O Garotinho

Um garotinho magrinho, fraquinho, mal alimentado e bastante pobre conseguiu uma vaga para entrar para a escola. Seu pai, um homem honesto e trabalhador, sustentava seus oito filhos com dificuldade, pois seu emprego pagava muito pouco. Apesar de ele nunca ter tido a oportunidade de estudar e, mesmo sendo analfabeto, poderia facilmente dar aulas de ética em muitas faculdades brasileiras. Enfim, quando recebeu a carta e entregou-a ao seu filho mais velho para que pudesse lê-la em voz alta, descobriu que o seu caçula havia conseguido a vaga. A emoção do pai foi tamanha que não existem palavras para descrever a sensação e a emoção que ele sentira por conta desta notícia. Ou, simplesmente, o autor desta estória foi incapaz de encontrá-las. O importante é que a sua missão estava realizada, seu filho iria estudar.

De manhã, o garotinho vestiu os seus habituais trapos e seguiu para a escola. Estava naturalmente assustado com toda aquela movimentação de pessoas grandes e pequenas. E os sentimentos não diminuíram quando conheceu a professora e as suas várias perguntas esquisitas. Durante o recreio fez umas quatro amizades rapidamente (as crianças deveriam ensinar os adultos a conseguir isso tão facilmente) e adorou o almoço: pão com manteiga e refresco de uva. Já no final do turno, ele já conseguia desenhar perfeitamente as primeiras letras do alfabeto à frente dos seus colegas de classe. No caminho de volta para casa, sem querer, arrebentou o seu chinelo e andou o resto do caminho descalço.

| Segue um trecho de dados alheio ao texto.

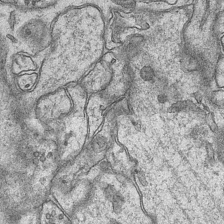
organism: Mouse
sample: CA1 Hippocampus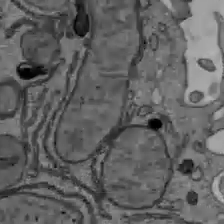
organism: C57BL Mouse
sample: Liver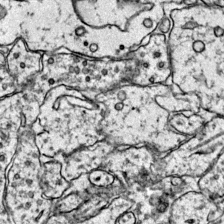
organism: Mouse
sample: Primary visual cortex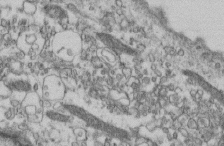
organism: Mouse
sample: Cilia; retinal pigment epithelium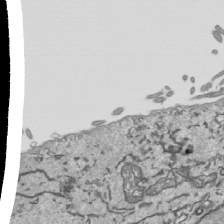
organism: Human
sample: Mitochondria in HCT116 cells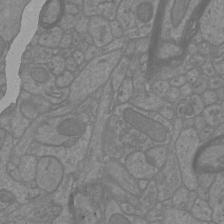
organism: Mouse
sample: Cortical neurons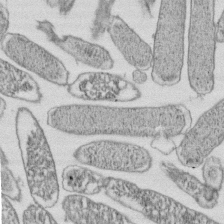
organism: E. coli
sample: Bacterial nucleoid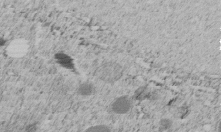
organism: C. elegans
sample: C. elegans embryo early stage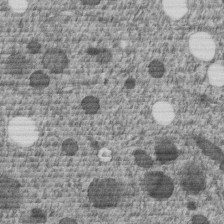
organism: C. elegans
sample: C. elegans embryo early stage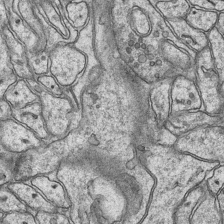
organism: Mouse
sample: CA1 Hippocampus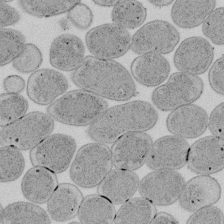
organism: E. coli
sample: Bacterial nucleoid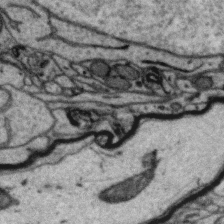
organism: Zebra finch
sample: Brain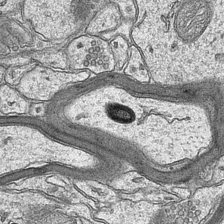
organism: Mouse
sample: CA1 Hippocampus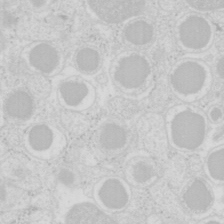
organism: Mouse
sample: Pancreas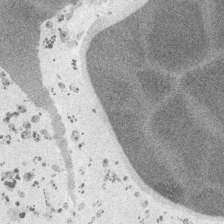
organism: Embia sp.
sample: Silk gland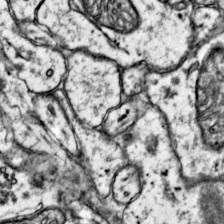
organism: Mouse
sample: Primary visual cortex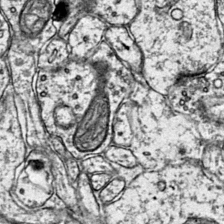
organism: Mouse
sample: Primary visual cortex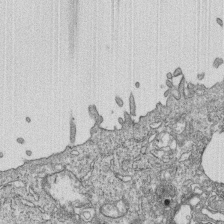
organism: Human
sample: HeLa cell HIV synapse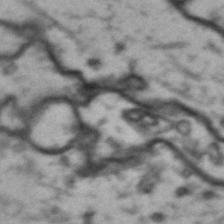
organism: Drosophila
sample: Brain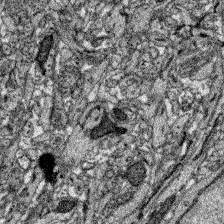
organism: Zebrafish
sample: Larval olfactory bulb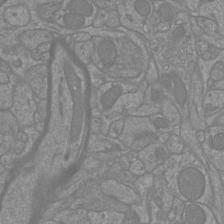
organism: Mouse
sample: Cortical neurons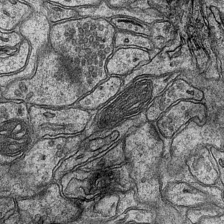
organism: Mouse
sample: CA1 Hippocampus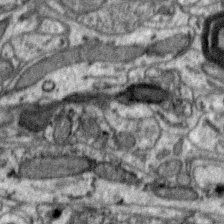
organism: Zebra finch
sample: Brain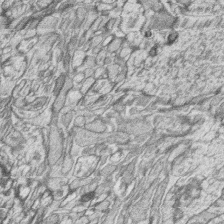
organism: Zebrafish
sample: synaptic ribbons in rod cells and cone cells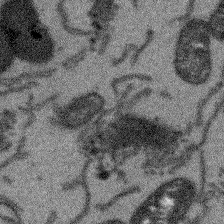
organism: Arabidopsis thaliana
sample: Root tip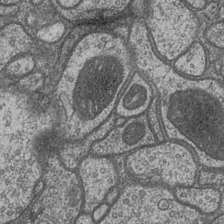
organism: Drosophila
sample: Optic medulla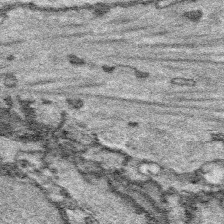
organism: Platynereis dumerilii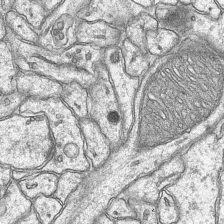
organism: Mouse
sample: CA1 Hippocampus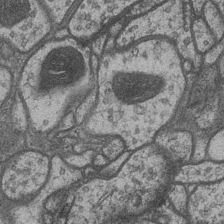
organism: Drosophila
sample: Optic medulla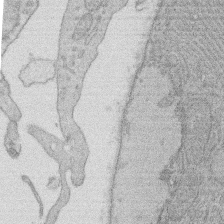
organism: Rat
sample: Salivary granule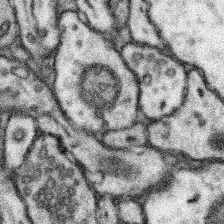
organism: Mouse
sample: Somatosensory cortex neuropil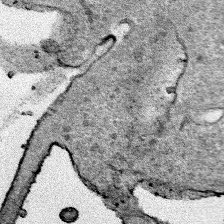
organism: Human
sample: Mitochondria in HCT116 cells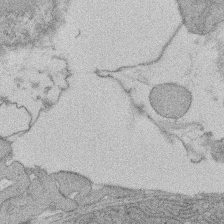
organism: Rat
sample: Salivary granule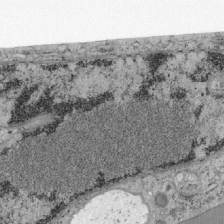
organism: Human
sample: HeLa cells

Ao chegar em casa, cumprimentou o pai com satisfação e ele debulhou-se novamente em lágrimas. Pouco depois, a campainha soou e uma de suas filhas atendeu a porta. Era a professora do garotinho. O pai, com muita humildade e bons modos, recebeu-a em sua velha e surrada cozinha. A professora estava com uma feição de curiosidade e leve espanto no rosto, quando começou a explicar uma situação ocorrida em sala de aula. As crianças deveriam dar exemplos de objetos que fizessem parte do universo da palavra sugerida por ela. Ou seja, se dissesse “quarto”, os alunos poderiam responder cama, armário, mesa, cadeira. Se dissesse “geladeira”, poderiam responder frutas, manteiga, leite, ovos, e assim por diante.

Entretanto, quando ela revelou o que o garotinho respondera em dado momento, o pai não entendeu nada, não tinha conhecimentos suficientes e mal podia fazer ideia do que isso representava. Mas eu revelo para vocês. A professora dissera “alfaiate” e muitas crianças responderam, inteligentemente, linha, agulha, roupa, tecido, costura, etc. O garotinho, sem ter entendido direito a regra do jogo (ou entendido de um jeito que poucos compreendem), respondeu “betaiate”, “gamaiate”, “deltaiate”. Em seguida, a professora se retirou, elogiando o seu filho, e o pai agradeceu. Bem, talvez um dia todos nós saibamos o final dessa história. Ou não, pois é provável que o garotinho não chegue a lugar nenhum enquanto as chances de vida para os menos afortunados forem baseadas na pura sorte.